I'm training Tesseract on Windows for a new font and everything went pretty well until the
set_unicharset_properties command step:
set_unicharset_properties -U .\unicharset -O .\unicharset2 -F "C:\Windows\Fonts\Roman.tff" --script_dir='C:\Program Files (x86)\Tesseract-OCR\training'
Loaded unicharset of size 7 from file .\unicharset
Setting unichar properties
Other case c of C is not in unicharset
Other case f of F is not in unicharset
Setting script properties
Failed to load script unicharset from:C:\Program Files (x86)\Tesseract-OCR\training/Latin.unicharset
Warning: properties incomplete for index 3 = C
Warning: properties incomplete for index 4 = 0
Warning: properties incomplete for index 5 = 1
Warning: properties incomplete for index 6 = F
Writing unicharset to file .\unicharset2
I've verified that Latin.unicharset is in the right directory.

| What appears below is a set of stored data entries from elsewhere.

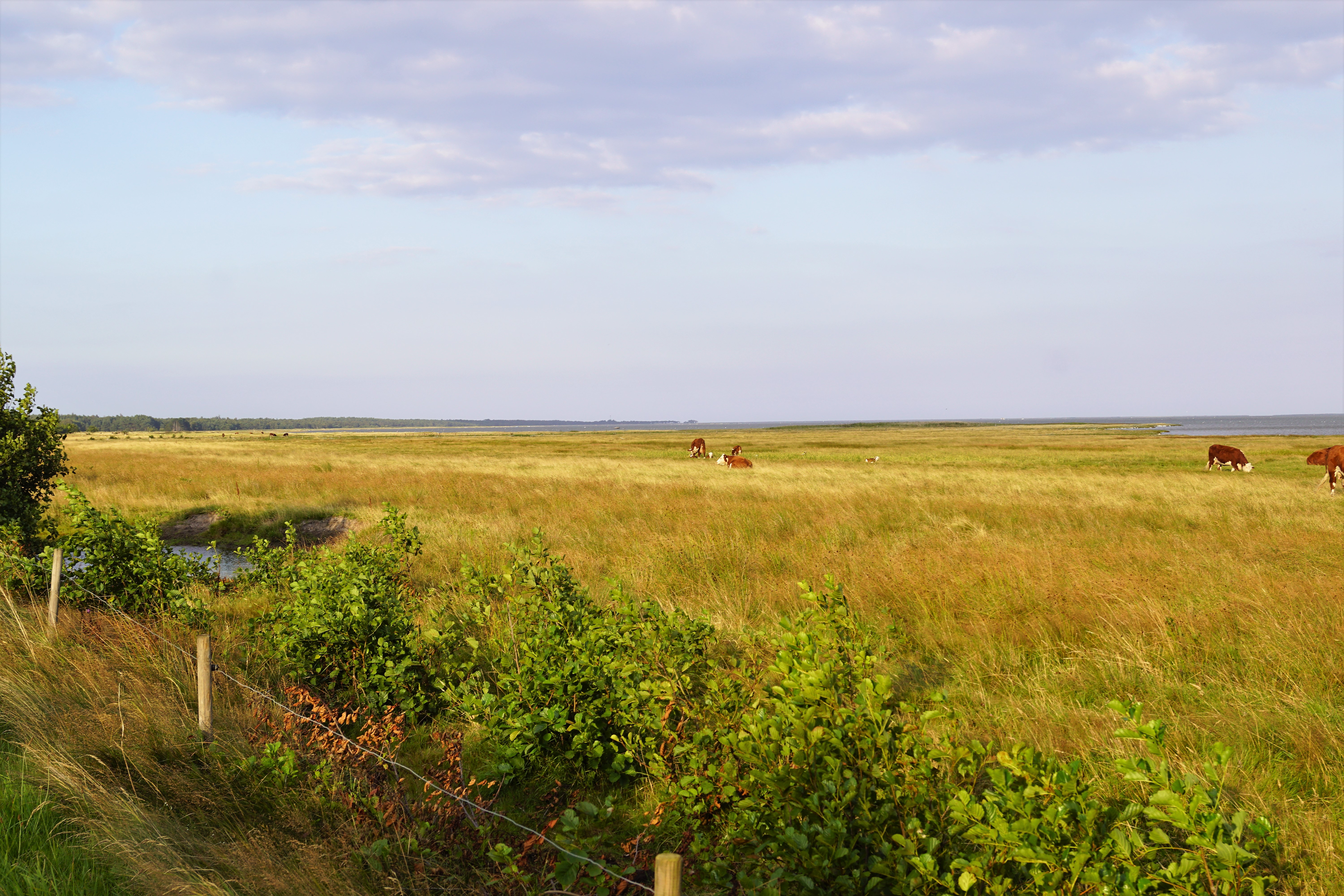 Bovet og Bovet Bugt set mod øst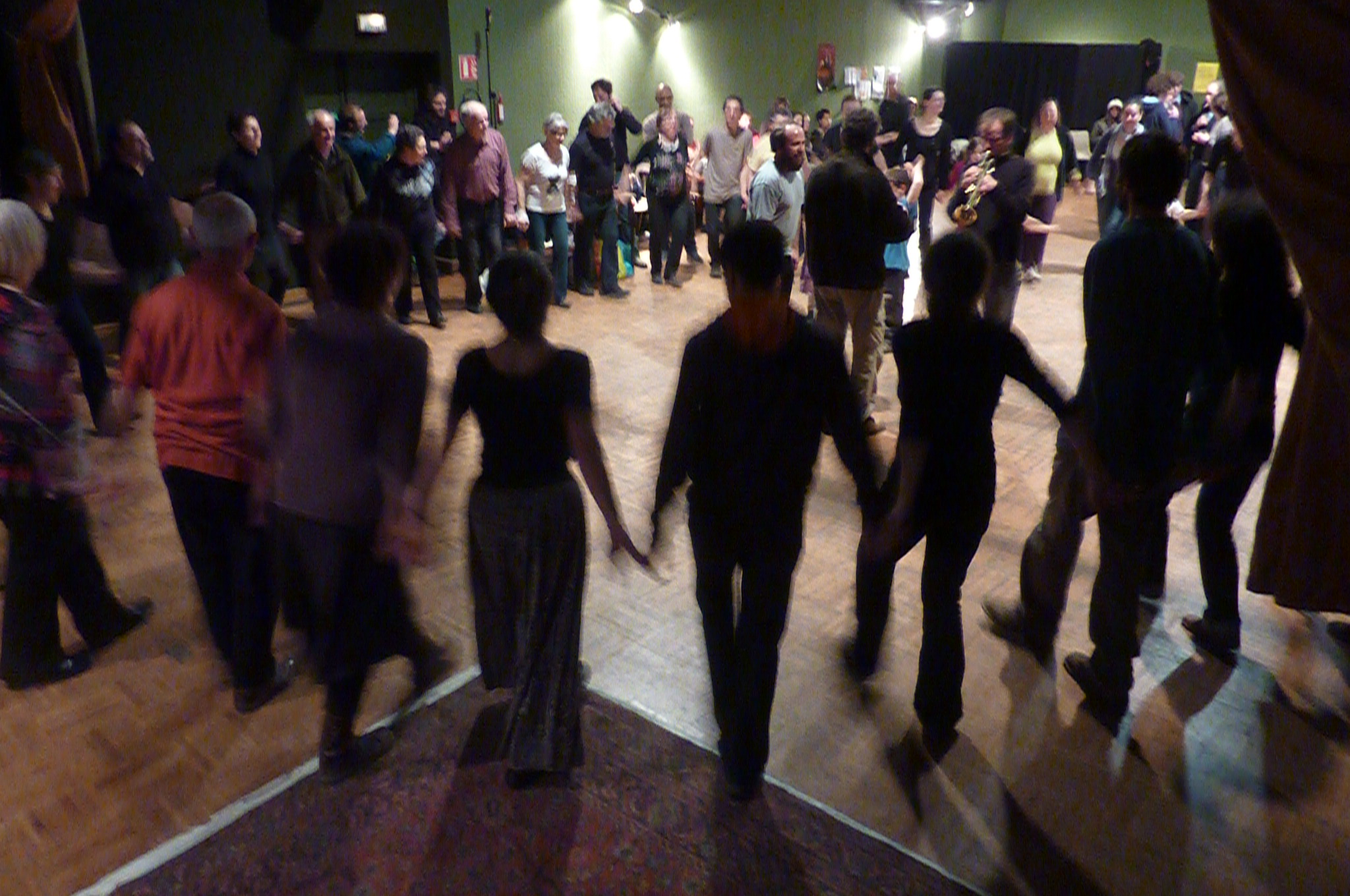 France, Langon - Fest Noz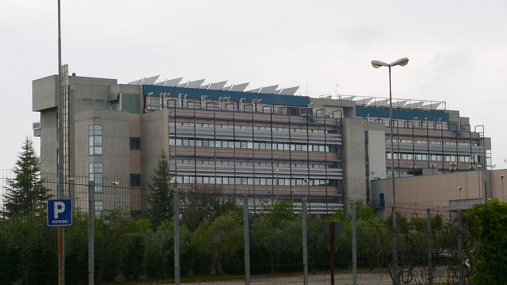 Il Centro Mario Negri Sud. Santa Maria Imbaro (CH), 3 giugno 2007. Foto scattata da me.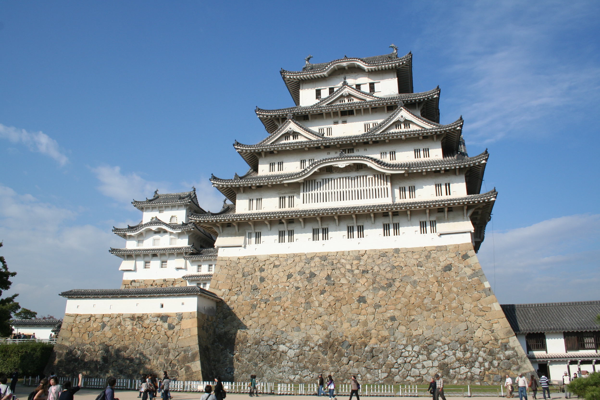 2009年秋の姫路城。 備前丸から見た天守閣。大天守の構造は石垣内部にある地下一階の部分とその上にある6階の部分で構成されている。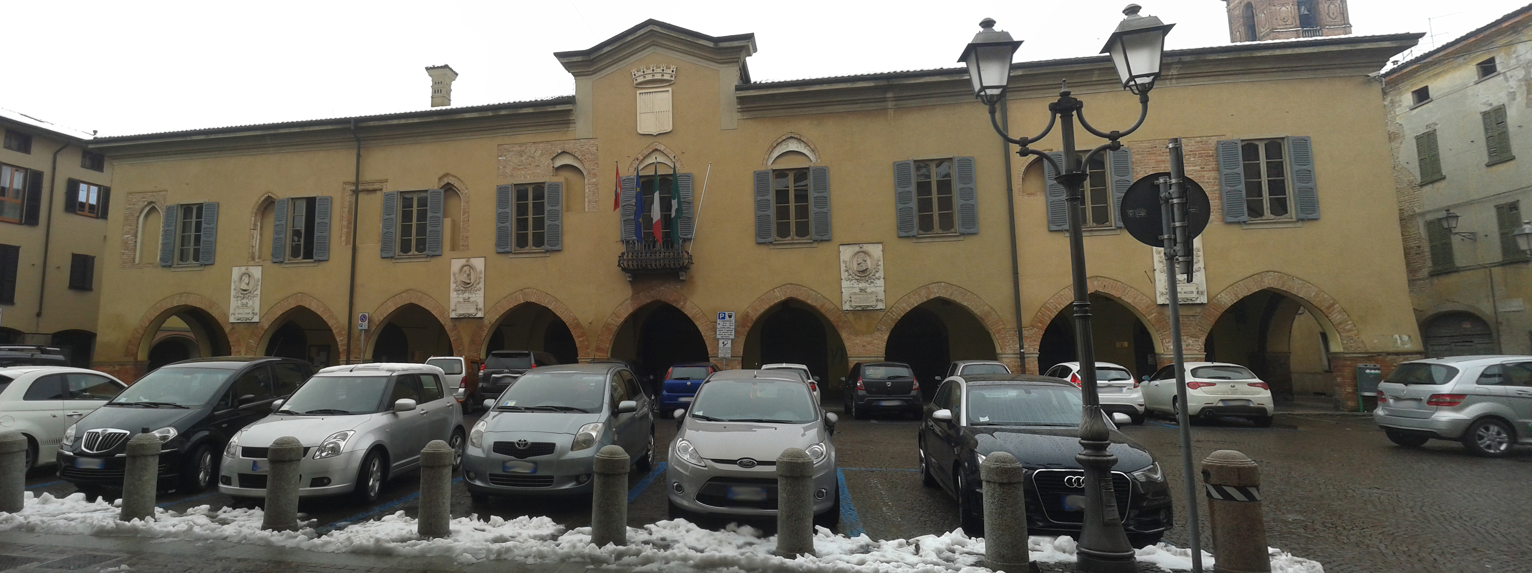 Fotografia del Palazzo Gallavresi di Caravaggio (BG), sede del comune.

The problem (I'm pretty sure) is on the end of this line :
Failed to load script unicharset from:C:\Program Files (x86)\Tesseract-OCR\training/Latin.unicharset
The thing is that the training software adds a "/" instead of a "\".
I've looked on unicharset_training_utils.cpp, in the line 166, the "/" is added without taking care if the command is used on Windows or Linux.
Is there a solution for Windows to load Latin.unicharset even with this "/" ?
If not, what is the easiest solution ?
For information, my unicharset2 file looks like that :
7
NULL 0 Common 0
Joined 7 0,255,0,255,0,0,0,0,0,0 Latin 1 0 1 Joined # Joined [4a 6f 69 6e 65 64 ]a
|Broken|0|1 f 0,255,0,255,0,0,0,0,0,0 Common 2 10 2 |Broken|0|1 # Broken
C 5 0,255,0,255,0,0,0,0,0,0 Latin 3 0 3 C # C [43 ]A
0 8 0,255,0,255,0,0,0,0,0,0 Common 4 2 4 0 # 0 [30 ]0
...